I went on various websites to find exactly what I wanted and it is represented exactly the way I WANT IT ;-)

(4) POWER DRIVEN
(5) REACTIVE
(8) WITHDRAWN

-the Wolf HOWLS-

By 4w3 SX/SP


----------



## steffy (Aug 21, 2012)

I did post this in a hurry and am not in the most healthy emotional state right now, hence my compulsive research... But odd vibes? Could you clarify? For the record, I can recall Jawz with ease--His posts and thoughts have stood out to me so I suppose that would make sense.


----------



## Deus Absconditus (Feb 27, 2011)

steffy said:


> I did post this in a hurry and am not in the most healthy emotional state right now, hence my compulsive research... But odd vibes? Could you clarify? For the record, I can recall Jawz with ease--His posts and thoughts have stood out to me so I suppose that would make sense.


I think she means "extremely similar dark vibes" that is easily relatable to herself and others who she knows that identify as 458. Also, yes it's frustrating when looking for in depth knowledge on tritypes in general.
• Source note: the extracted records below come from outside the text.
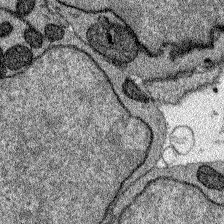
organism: Zebrafish
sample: Larval olfactory bulb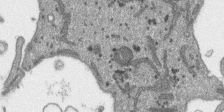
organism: Human
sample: Lung epithelial cells infected with SARS-CoV-2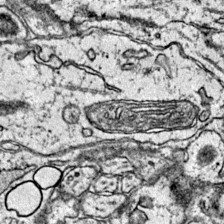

I've also been having trouble finding knowledge on 458 since I also identify with it. I generally just look for other people who identify with the tritypes, study all of their comments and cross reference them with the others. Once I find general truths I apply it to myself to see if it fits, then I delve deeper once I'm confident enough that it applies to me. Using my self as a reference point I search for the underlying knowledge/reasons of my ways, then create theories to search for in the behaviors of the other self identified 458's to see if it all sticks together. I would say try that strategy if you're looking for answers in that tritype.


----------



## Entropic (Jun 15, 2012)

steffy said:


> I did post this in a hurry and am not in the most healthy emotional state right now, hence my compulsive research... But odd vibes? Could you clarify? For the record, I can recall Jawz with ease--His posts and thoughts have stood out to me so I suppose that would make sense.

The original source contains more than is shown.